Modelling a nonstationary variable with stationary and nonstatianary variables

I am very confused about time series analysis. Let $y$ is the dependent variable, which has an increasing trend. Let $x1$ is a price index for a group of goods. I know that $x1$ creates the general trend of $y$. Both $y$ and $x1$ are $I(1)$. So, I can regress $y$ on $x1$ (cointegration).

However, I also know that there are some other variables that affect $y$. For example, variable $x2$, affects $y$ in short term - it creates some seasonal effects around the trend. And I have also other such variables, which explain the variability of $y$ around the trend.

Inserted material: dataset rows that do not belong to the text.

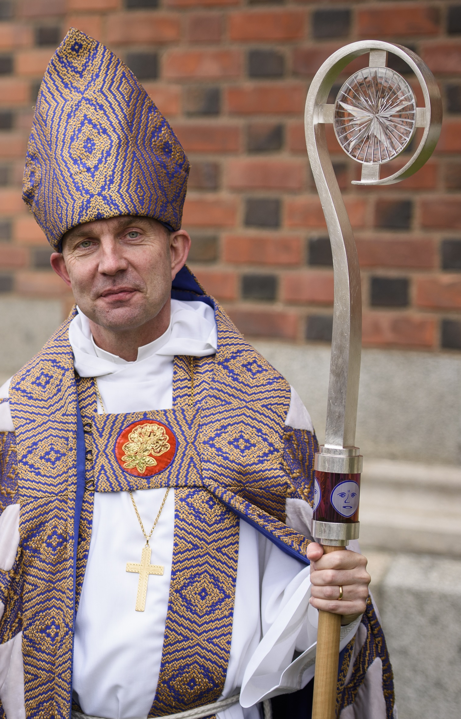 Fredrik Modéus vigdes till biskop för Växjö stift, i Uppsala domkyrka den 12 april 2015.
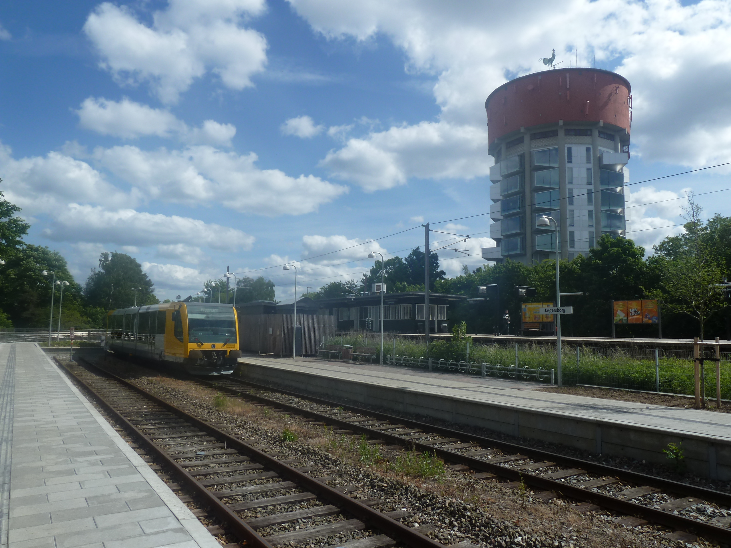 Jægersborg Station in Denmark.
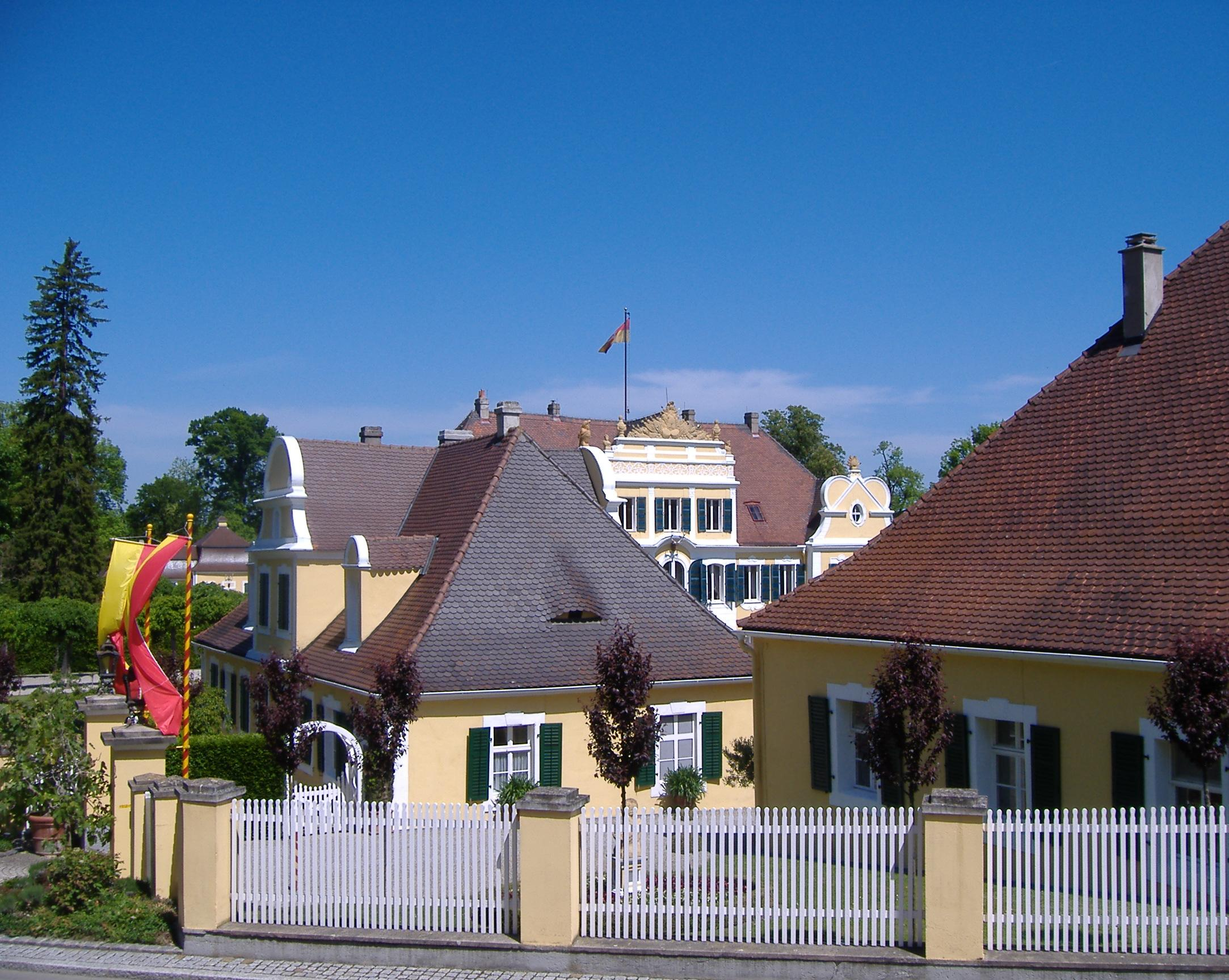 Schloss Hohenaltheim Südseite

I am confused about this situation. I can regress $y$ on $x1$, because they are both $I(1)$. However, $x2$ is $I(0)$. So, I can't regress $x2$ on $y$.

How can I model $y$ using $x1$ and $x2$? I will appreciate help or advice on articles on this subject.

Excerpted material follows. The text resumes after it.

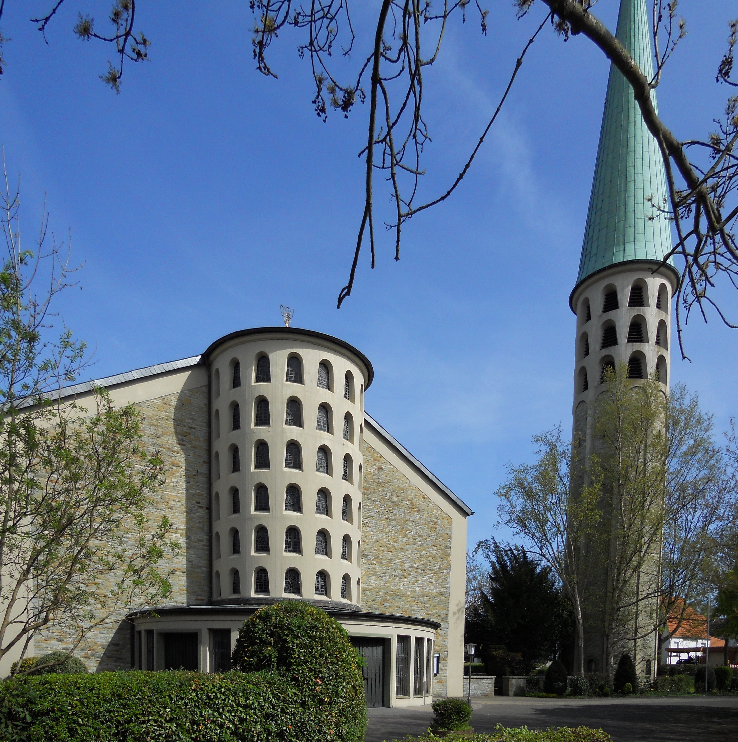 Werl, Sankt-Norbert-Kirche, Außenansicht

• You could check back later if my answer gets any comments or votes -- I am not 100% confident in the answer myself, although I think I am right. In your case I would use a VECM instead because I feel more comfortable with it. – Richard Hardy Apr 21 '15 at 19:35

I believe it is OK to have a regression of the form

$$y=\beta_0+\beta_1 x_1+\beta_2 x_2+\varepsilon$$

where $y$ and $x_1$ are cointegrated and $x_2$ is stationary. The OLS coefficient estimates will be consistent; in fact, $\hat \beta_1^{OLS}$ will be superconsistent -- that's even better.

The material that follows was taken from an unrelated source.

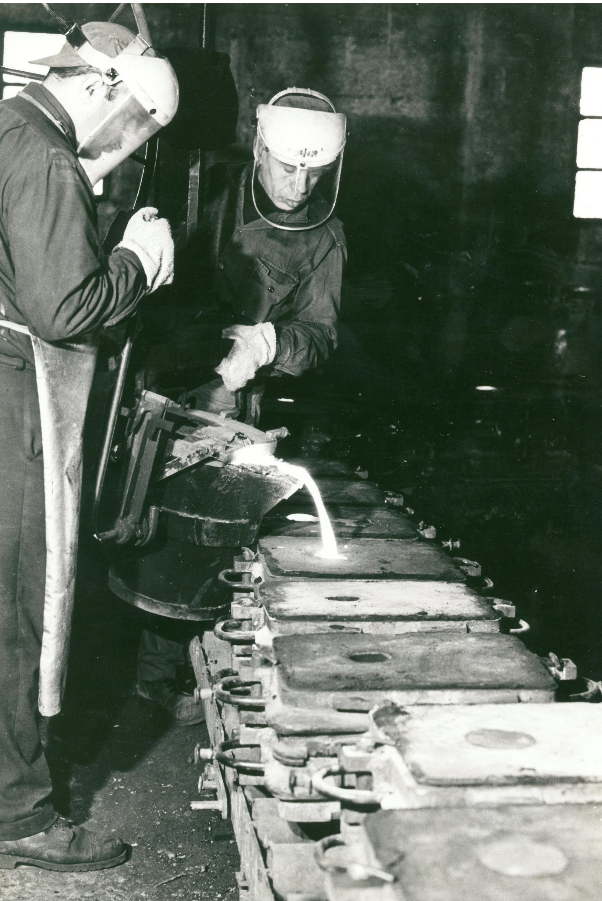 מפעל גרינשפון - יציקה בתבניות

But that will only be useful if you need just the point estimates of the $\beta$'s. The OLS standard error for $\beta_1$ will not give you the right measure of uncertainty because of the superconsistency (not sure about $\beta_0$ and $\beta_2$). Hence, you will not be able to test the statistical significance of $\beta_1$, at least in the standard way. To be able to do that, you should go for a vector error correction model (VECM) instead. In general, I find VECM to be a "cleaner" modelling approach for a case like yours.

A usual definition of co-integration (there are alternatives) is that, given a random vector, say

$$\mathbf z = (y,x_1,x_2)'$$ then there exists a non-zero coefficient vector of fixed numbers $$\mathbf \alpha = (a_1,a_2,a_3)'$$ such that

$$u= \mathbf \alpha'\mathbf z \;\; \text{is covariance stationary}$$

In your case, let's say that indeed $y$ and $x_1$ are indeed co-integrated (the fact that they are both $I(1)$ does not make them automatically co-integrated, co-integration implies a relationship between the two). Setting $\tilde \alpha = (a_1,a_2)$ we have that

$$\tilde u = \tilde \alpha' \left [\begin{matrix} y \\ x_1\end{matrix} \right]$$ is covariance stationary. Now since $x_2$ is covariance stationary, then

$$u = \tilde u + a_3x_2$$ will also be covariance-stationary. But

$$\tilde u + a_3x_2 = \alpha' \left [\begin{matrix} y \\ x_1 \\ x_2 \end{matrix} \right]$$

which is your full specification. In short, if two $I(1)$ variable are co-integrated, then adding any number of $I(0)$ variables to the specification does not create any methodological issues.